Figure 6: Task success as a function of adaptation sample count reveals rapid performance saturation, underscoring adaptation efficiency.
Implications and Future Directions
DreamTIP fundamentally shifts world model design toward explicit, transferable regularization via property abstraction, supported by LLM knowledge. The approach maintains strong sim-to-real policy performance under challenging, high-variance terrain and dynamic shifts, with moderate adaptation data requirements. Practically, this bodes well for the deployment of agile quadruped robots in real-world tasks, where data is limited and environments are unpredictable.
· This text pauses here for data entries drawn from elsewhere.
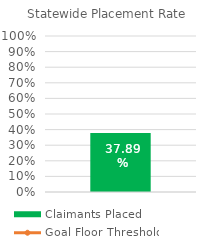
| Category | Claimants Placed |
|---|---|
| 0 | 0.379 |
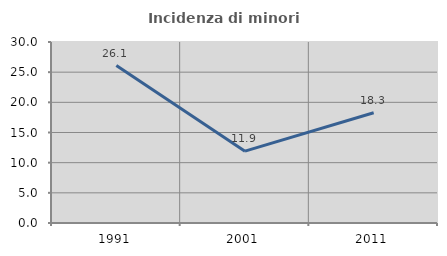
| Category | Incidenza di minori stranieri |
|---|---|
| 1991.0 | 26.087 |
| 2001.0 | 11.905 |
| 2011.0 | 18.276 |
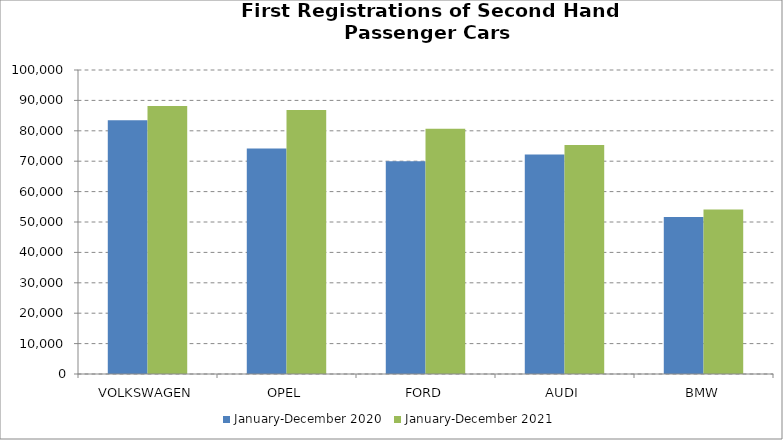
| Category | January-December 2020 | January-December 2021 |
|---|---|---|
| VOLKSWAGEN | 83504 | 88195 |
| OPEL | 74148 | 86839 |
| FORD | 70010 | 80652 |
| AUDI | 72169 | 75336 |
| BMW | 51654 | 54136 |
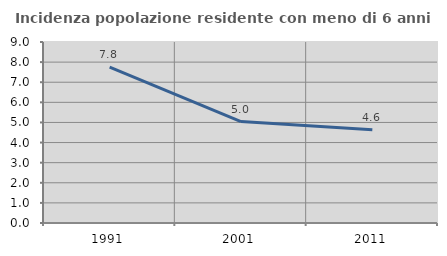
| Category | Incidenza popolazione residente con meno di 6 anni |
|---|---|
| 1991.0 | 7.755 |
| 2001.0 | 5.044 |
| 2011.0 | 4.631 |
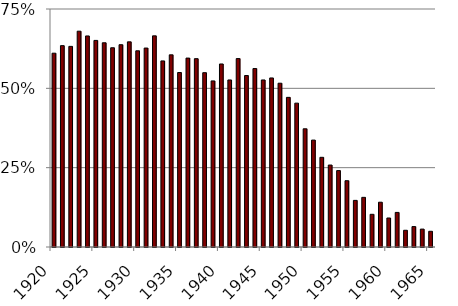
| Category | Share with a DB plan |
|---|---|
| 1920.0 | 0.611 |
| 1921.0 | 0.635 |
| 1922.0 | 0.632 |
| 1923.0 | 0.68 |
| 1924.0 | 0.665 |
| 1925.0 | 0.651 |
| 1926.0 | 0.644 |
| 1927.0 | 0.628 |
| 1928.0 | 0.637 |
| 1929.0 | 0.646 |
| 1930.0 | 0.618 |
| 1931.0 | 0.627 |
| 1932.0 | 0.665 |
| 1933.0 | 0.586 |
| 1934.0 | 0.606 |
| 1935.0 | 0.55 |
| 1936.0 | 0.595 |
| 1937.0 | 0.594 |
| 1938.0 | 0.549 |
| 1939.0 | 0.523 |
| 1940.0 | 0.577 |
| 1941.0 | 0.526 |
| 1942.0 | 0.594 |
| 1943.0 | 0.54 |
| 1944.0 | 0.562 |
| 1945.0 | 0.526 |
| 1946.0 | 0.533 |
| 1947.0 | 0.516 |
| 1948.0 | 0.472 |
| 1949.0 | 0.453 |
| 1950.0 | 0.373 |
| 1951.0 | 0.337 |
| 1952.0 | 0.283 |
| 1953.0 | 0.258 |
| 1954.0 | 0.241 |
| 1955.0 | 0.209 |
| 1956.0 | 0.147 |
| 1957.0 | 0.156 |
| 1958.0 | 0.103 |
| 1959.0 | 0.141 |
| 1960.0 | 0.091 |
| 1961.0 | 0.109 |
| 1962.0 | 0.053 |
| 1963.0 | 0.064 |
| 1964.0 | 0.056 |
| 1965.0 | 0.049 |
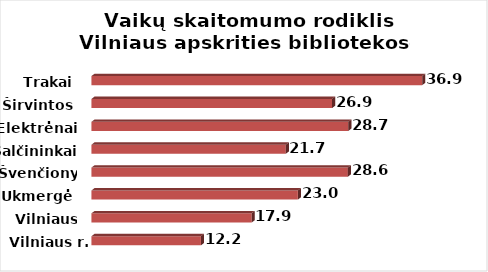
| Category | Series 0 |
|---|---|
| Vilniaus r. | 12.22 |
| Vilniaus m. | 17.89 |
| Ukmergė | 23.04 |
| Švenčionys | 28.62 |
| Šalčininkai | 21.69 |
| Elektrėnai | 28.67 |
| Širvintos | 26.86 |
| Trakai | 36.92 |
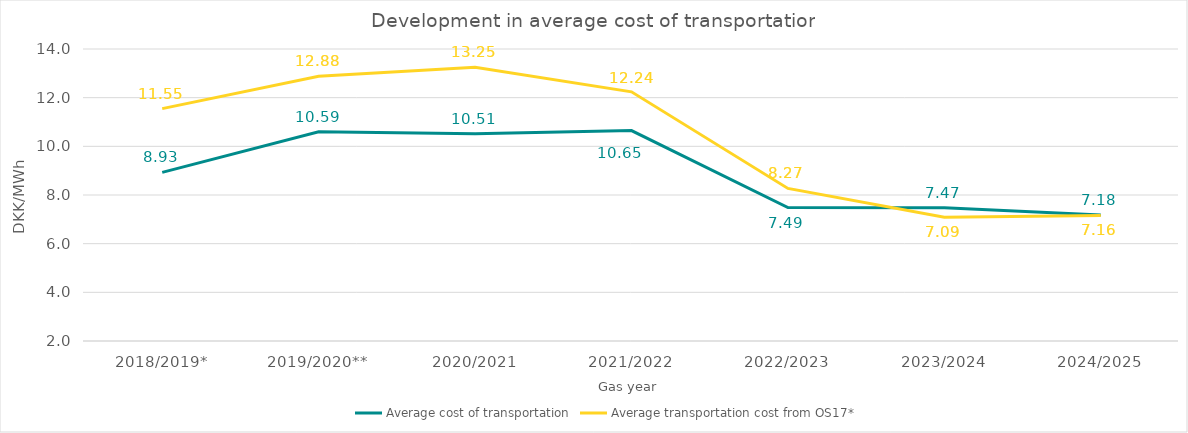
| Category | Average cost of transportation | Average transportation cost from OS17* |
|---|---|---|
| 2018/2019* | 8.93 | 11.55 |
| 2019/2020** | 10.595 | 12.88 |
| 2020/2021 | 10.512 | 13.25 |
| 2021/2022 | 10.648 | 12.24 |
| 2022/2023 | 7.486 | 8.27 |
| 2023/2024 | 7.472 | 7.09 |
| 2024/2025 | 7.181 | 7.16 |
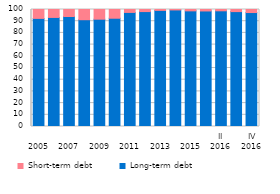
| Category | Long-term debt | Short-term debt |
|---|---|---|
| 
2005 | 92.404 | 7.596 |
| 
2006 | 93.225 | 6.775 |
| 
2007 | 93.994 | 6.006 |
| 
2008 | 91.269 | 8.731 |
| 
2009 | 91.724 | 8.276 |
| 
2010 | 92.547 | 7.453 |
| 
2011 | 97.51 | 2.49 |
| 
2012 | 98.226 | 1.774 |
| 
2013 | 99.234 | 0.766 |
| 
2014 | 99.616 | 0.384 |
| 
2015 | 98.844 | 1.156 |
| I
2016 | 98.749 | 1.251 |
| II
2016 | 98.887 | 1.113 |
| III
2016 | 98.201 | 1.799 |
| IV
2016 | 97.406 | 2.594 |

Theoretically, the results support the broader vision of compositional world models—the synergy of abstract property prediction, language-driven insight, and efficient, regularized adaptation, setting a new standard for policy invariance in robotic control. However, the approach is still susceptible to accumulated error from world model imperfections during extended operations.
Potential future work includes:
- Leveraging richer and more diverse simulation and real datasets for long-term error mitigation and further robustness.
- Exploring compositional TIP architectures or hierarchical LLM-extracted priors.
- Investigating the application of DreamTIP in other high-variance robotics domains (e.g., manipulation, aerial vehicles).
Conclusion
The study presents DreamTIP, an LLM-augmented Dreamer extension that incorporates explicit learning of task-invariant properties to robustly bridge sim-to-real gaps in quadrupedal locomotion (2604.02911). The results establish significant advances in transfer performance, robustness, and data efficiency, validated in challenging settings. DreamTIP exemplifies a framework for using language-driven property extraction and regularization-based adaptation as scalable tools for adaptive robotic policy learning.